My friend Jon Swanson writes.

He writes a lot.

Books, articles, blog posts, sermons, and much more that I don’t even know about.

300 words a day is his blog that I subscribe to and is part of my morning routine when I wake up, it’s waiting for my in my email.

Wednesday was different however.  There was no 300 words a day update.  I knew that when I read his Tuesday update.

Jon is taking a break.

His life is busy.

My life is busy.

So is yours.

Somehow we manage to fill every 24 hours that God gives us daily.

We decide how to spend the time He gives us.

Juggling priorities is part of life.

I used to be on a quest to see how much I could do.

A dozen years ago I knew a few Fort Wayne area friends who started posting online with their own blogs and then they would quit.   I used to think of them as quitters.

But then a few years ago I was challenged to make a change in my online writing and instead of having multiple ScLoHo blogs, to create an identity for my given name, Scott Howard online.  In 2011 I launched this website after posting thousands of articles on the other blogs.

This was a change, not a quit.

I am consistently changing this website too.  The style, the format, the content gets revamped regularly.  Change can be good both online and in our off line lives.
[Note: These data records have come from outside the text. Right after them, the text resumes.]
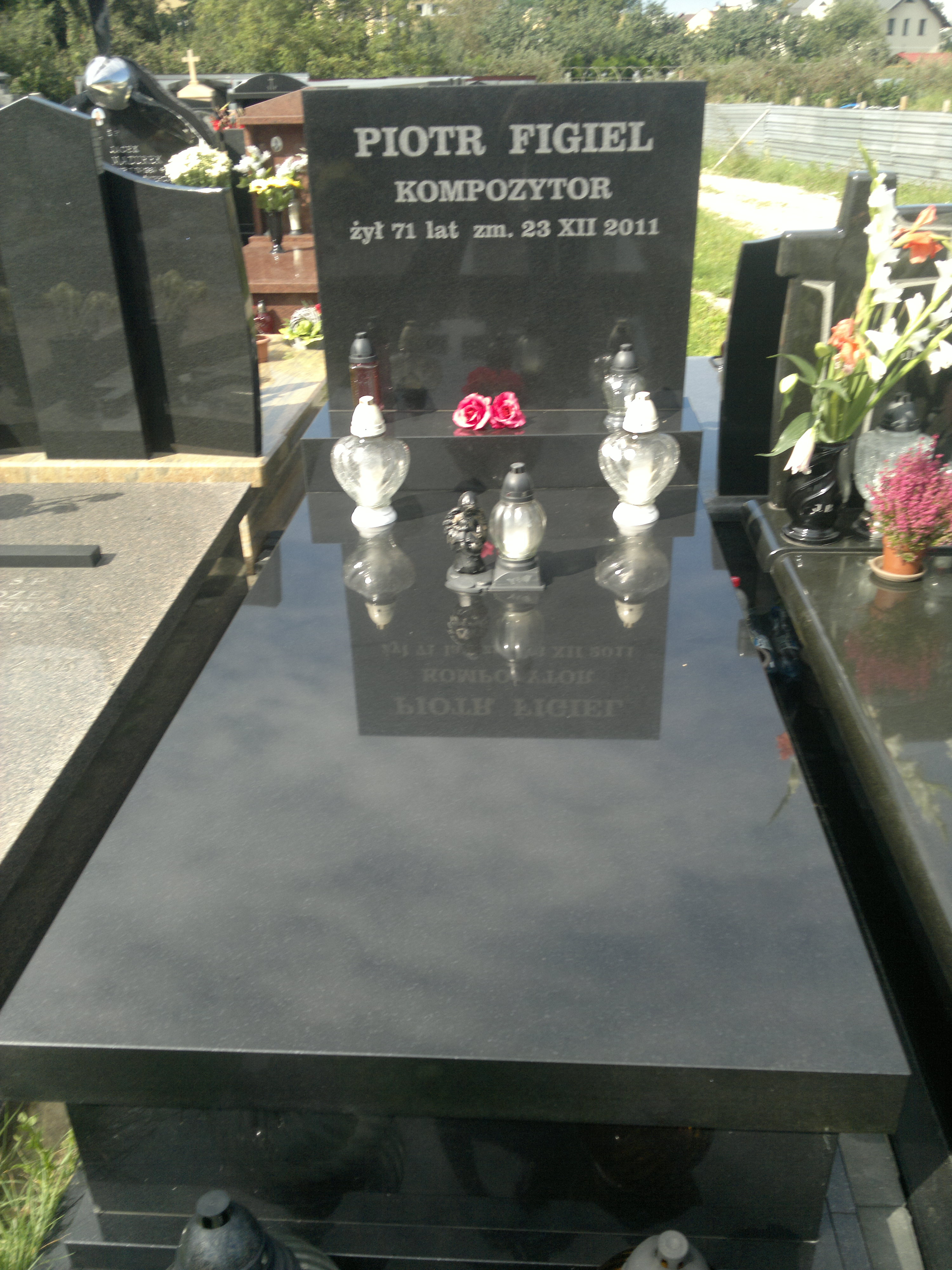 Grób Piotra Figla na warszawskim Cmentarzu na Służewie, 20 sierpnia 2014.
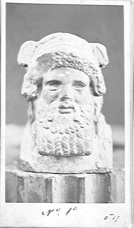 Fotografía del busto del dios Baal o Moldo encontrada junto con otras dos en la casa de Juan Antonio Sánchez, a cinco metros de profundidad.
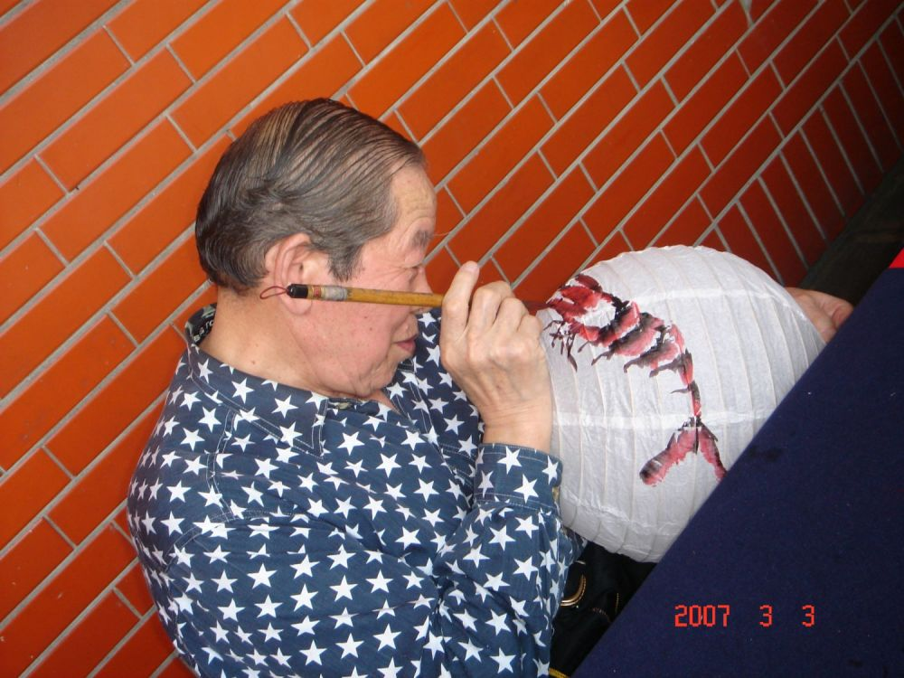 中文（台灣）: 畫燈籠的老師傅
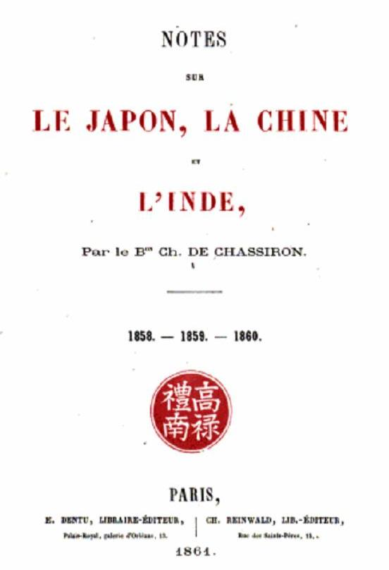 Notes sur le Japon la Chine et l'Inde, par le baron Charles Gustave Martin de Chassiron.
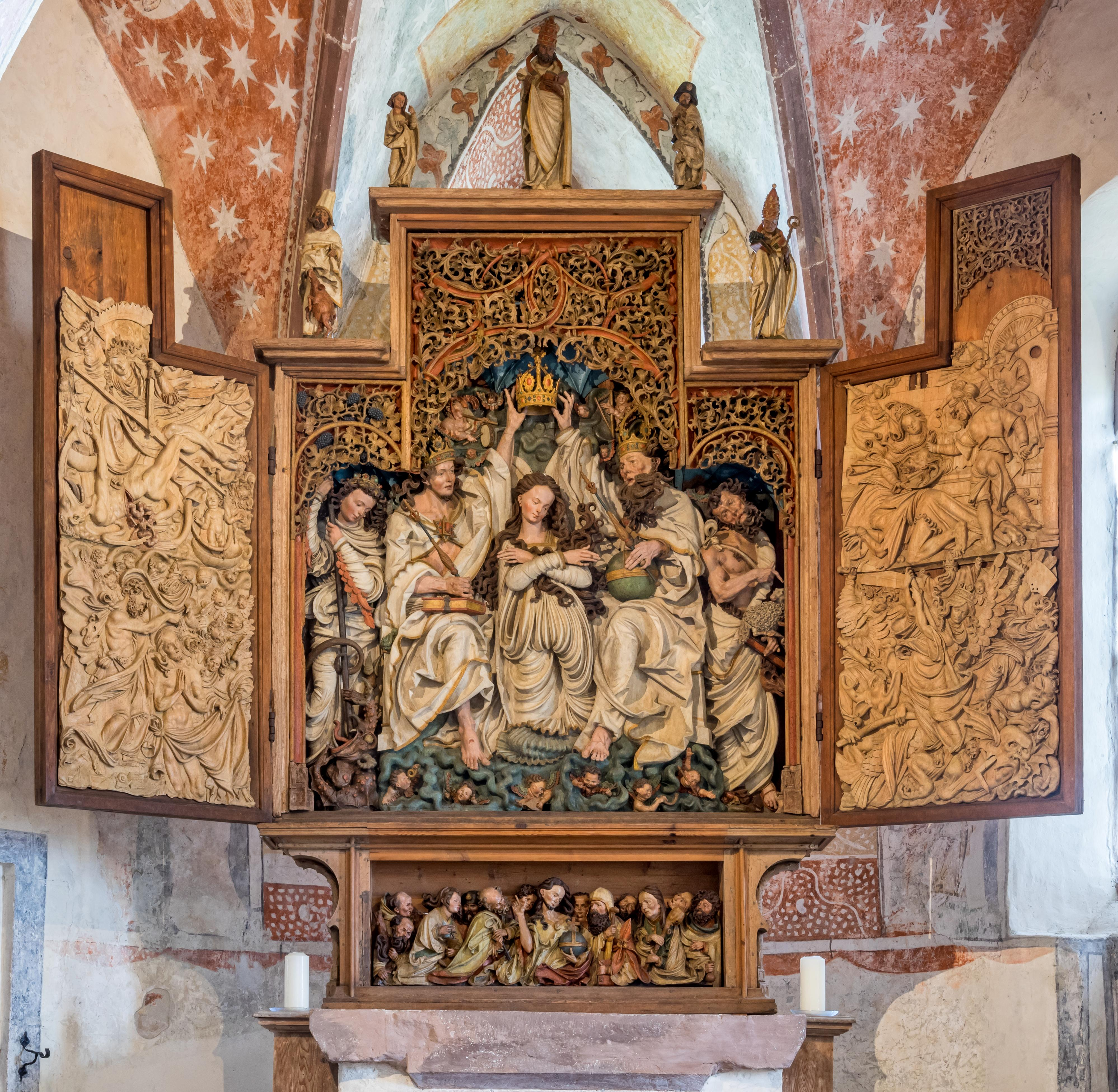 St. Michaelis in Niederrotweil Die Kirche ist einer der ältesten im Breisgau. Entstehung und Frühzeit ist nicht dokumentiert. Die frühromanische Bauform deutet auf das 11. Jahrhundert für dieses Bauwerk. Die erste Urkunde die die Kirche erwähnt stammt aus dem Jahre 1175. Die Kirche liegt am Badischen Teils des Jakobswegs von Rust nach Breisach
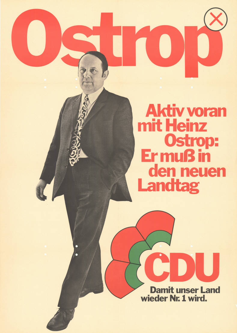 Ostrop Aktiv voran mit Heinz Ostorp: Er muß in den neuen Landtag CDU Damit unser Land wieder Nr.1 wird. Abbildung: Foto - Stimmkreuz Kommentar: Auf der Rückseite teilweise mit Kugelschreiber beschriftet. Plakatart: Kandidaten-/Personenplakat mit Porträt Objekt-Signatur: 10-009 : 653 Bestand: Landtagswahlplakate Nordrhein-Westfalen (10-009) GliederungBestand10-18: Landtagswahlplakate Nordrhein-Westfalen (10-009) » CDU Lizenz: KAS/ACDP 10-009 : 653 CC-BY-SA 3.0 DE
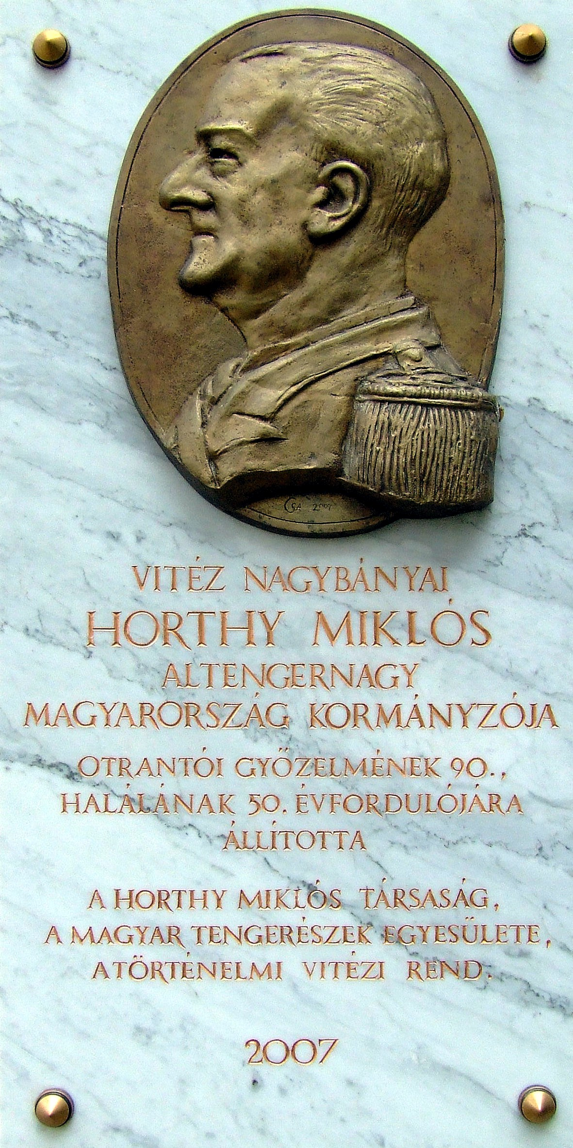 Horthy Miklós otrantói győzelme és halálának 50. évfordulója alkalmából állított emléktábla a budapesti Hadtörténeti Intézet és Múzeum udvarán. Csák Attila szobrászművész alkotása
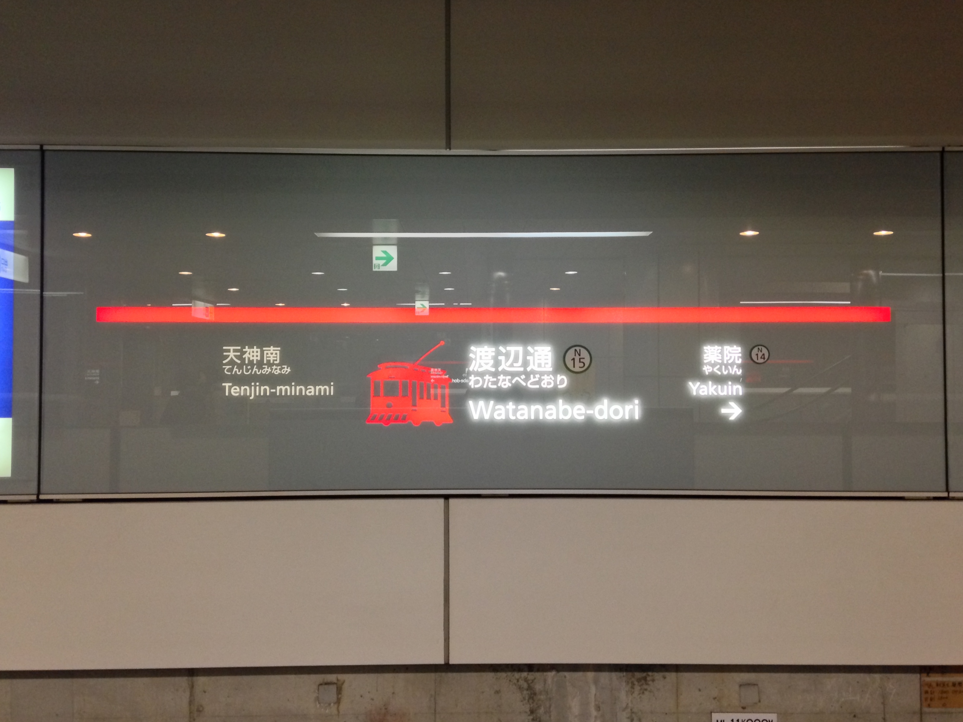 渡辺通駅の駅名標。イラストは路面電車
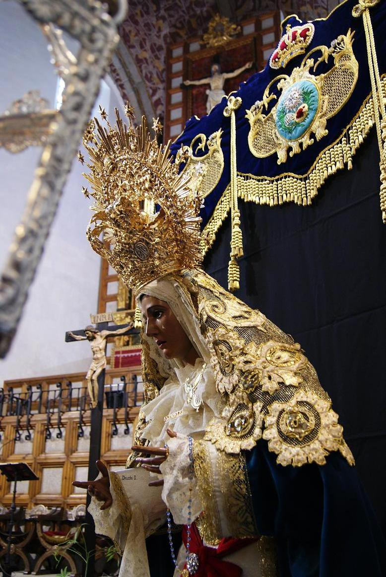 Nuestra Señora de la Estrella de Ávila
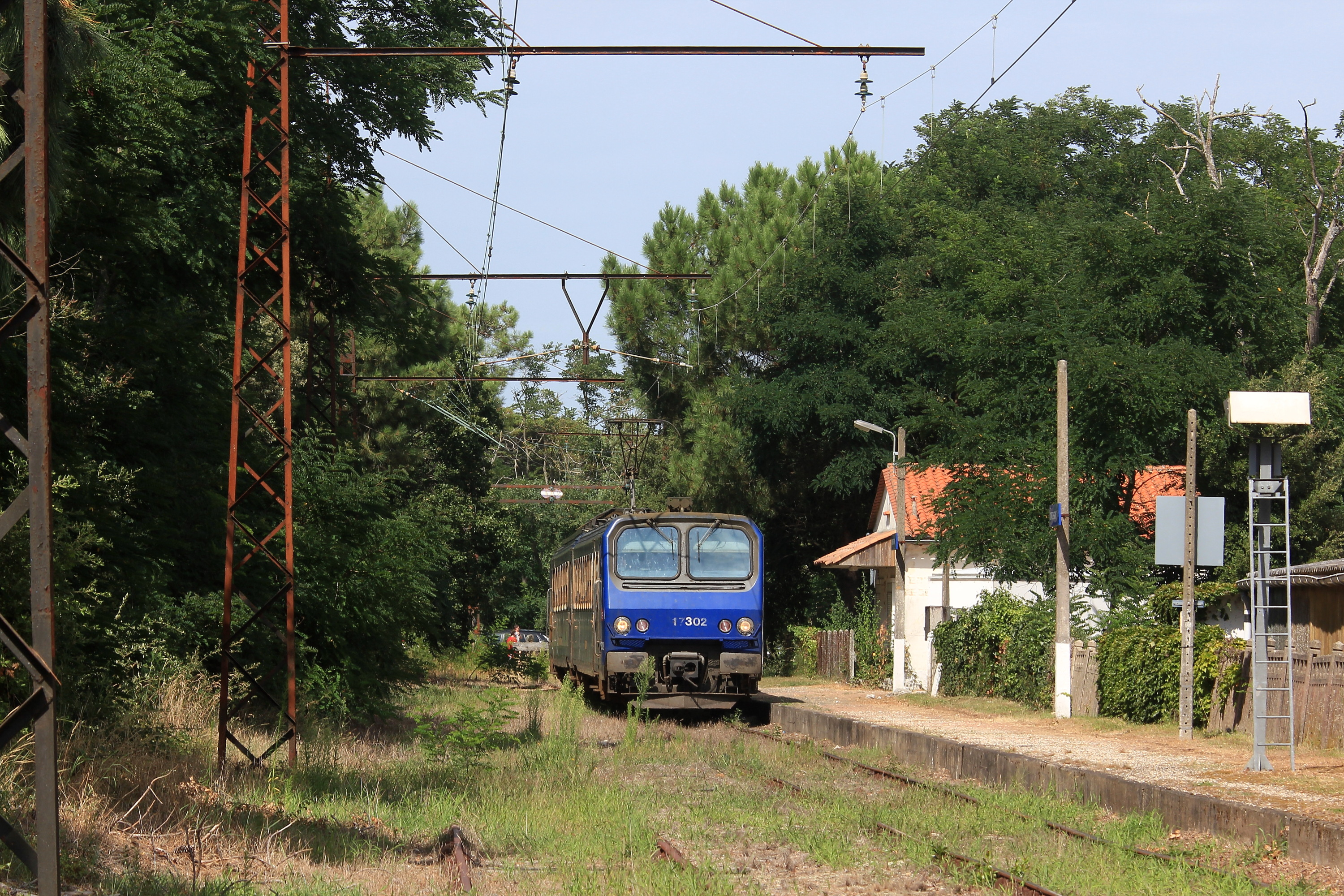 La Z 7302 au terminus de La Pointe-de-Grave.
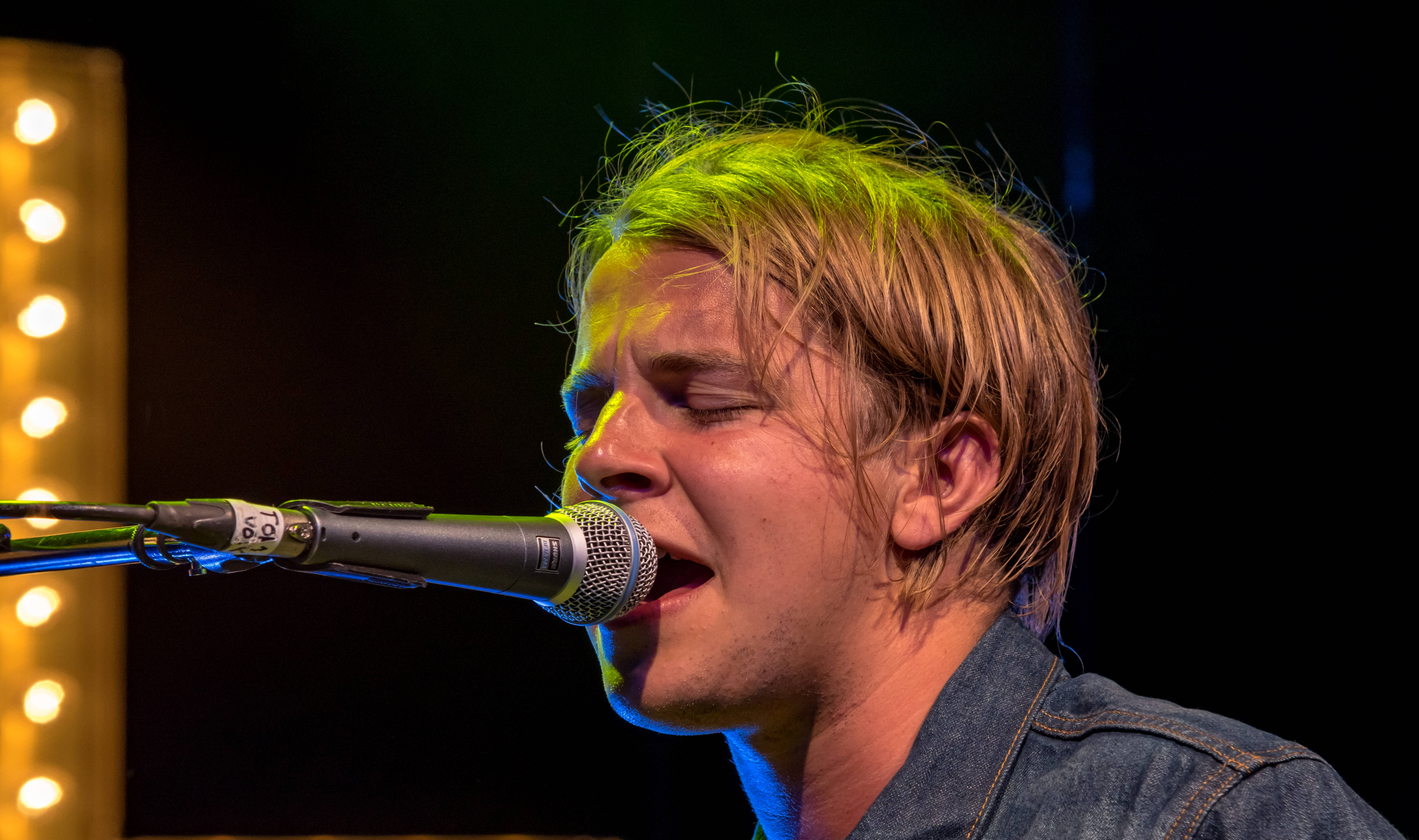 Bilder vom ZMF 2015 Tom Odell 16. Juli 2015

Taking a break is what my friend Jon is doing.  We all need to take a break at times.  Recently my step-daughter and her husband came in from out of town and spent a week with us.  Part of that week was a 2 1/2 day break from their two young boys ages 5 months and 18 months, to go to a wedding.  My wife and I took care of the boys that weekend and gained an appreciation for our kids who are parents of young ones 24/7.  It has been a couple decades since mine were that small and dependent on Mom & Dad.

A week ago today, I took a break for several hours with my WOWO Radio Sales Team co-workers as we started the morning on a golf course followed by a wonderful lunch to kick off the Labor Day weekend.   This weekend I’ll be gone on a retreat.

The retreat is similar to one I attended last spring, except this time, I’m one of the two leaders organizing and running the program so it’s not so much a purely get-away retreat as the one earlier this year.

When you decide to stop doing something, reflect on if you are simply taking a break and will return, simply making a change, or quitting all together.  It will make the decision to take action easier, if you know the answer.